= Student teams-achievement divisions =

Student teams-achievement divisions (STAD) is a Cooperative learning strategy in which small groups of learners with different levels of ability work together to accomplish a shared learning goal. It was devised by Robert Slavin and his associates at Johns Hopkins University.

STAD is considered as one of the most researched, simplest, and most straightforward of all cooperative learning. It was established based on the fulfillment of instructional pedagogy. It is used in meeting well-defined instructional objectives. It is a learning strategy in which there are small group of learners with different levels of abilities, wherein they all come together to accomplish a shared learning goal.

==Working of STAD==
The students are placed in small groups or teams. The class in its entirety is presented with a lesson and students are subsequently tested. Individuals are graded on the team's performance. Although the tests are taken individually, students are encouraged to work together to improve the overall performance of the group. It is basically a team work, but students are graded individually according to their contribution that they make towards their team. Usually in STAD students are assigned four to five members in a group that are mixed in performance level, gender, and ethnicity.

The teacher teaches a lesson to the students and they then work in teams and ensure that they have mastered the lesson. The students take individual quizzes on the material, at which they may not help each other. Their scores are compared to their own past averages and points are awarded on the basis of the degree to which students meet or exceed their own earlier performance. It encourages the students to take up responsibility for other members in their group as well as themselves. Thus in this way it is guaranteed that all group members with different levels are equally motivated to do their best.

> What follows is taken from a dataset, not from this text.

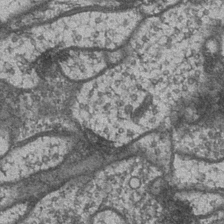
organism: Drosophila
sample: Optic medulla

Slavin (1995) enumerated three main concepts of STAD as team rewards, individual accountability and for equal opportunities for success . Team rewards are certificates or either rewards which are given if a STAD group achieves higher than predetermined level . In this way a spirit of positive competition is reinforced and all or none of the groups would be rewarded based on how they score. In terms of individual accountability, the individual learning of each of the group members determines the success of the terms.

STAD has been used in a wide variety of subjects from mathematics to language, arts to social science and used from 2nd grade in schools through college. It is the most appropriate for teaching well defined objectives by incorporating more open-ended assessments, such as essays or performance.

In STAD, students are assigned to four orfive5-member heterogeneous groups. Once these assignments are made, a four-step cycle is initiated: (i) teach, (ii) team study, (iii) test and (iv) recognition.

=== Teach ===
In the teaching stage, the teacher presents materials usually in a lecture-discussion format. Students should be told what it is they are going to learn and why it is important.

=== Team study ===
In the team study stage, group members work cooperatively with teacher-provided worksheets and answer sheets.

=== Test ===
In the testing stage, each student individually takes a quiz. The teacher grades the quiz and notes the current scores as well as the improvement over previous quizzes.

=== Recognition ===
Each team receives recognition awards depending on the average scores of each team. For example, teams that average 15 to 19 improvement points receive a GOOD TEAM certificate, teams that average 20 to 24 improvement points receive a GREAT TEAM certificate, and teams that average 25 to 30 improvement points receive a SUPER TEAM certificate.

==Components of STAD==
- Class presentation
- Teams
- Quizzes
- Individual improvement score
- Team recognition

===Advantages===
- Group has greater information resources than individuals do
- Group has to employ a greater number of creative problem-solving methods
- Group members gain a better understanding of themselves as they interact with each other.
- Working in a group foster learning and comprehension of idea discussed.

===Disadvantages===
- An individual group member may dominate the discussion.
- Some group members may rely too much on others to get the job done.
- Group members may pressure others to conform to the majority opinion.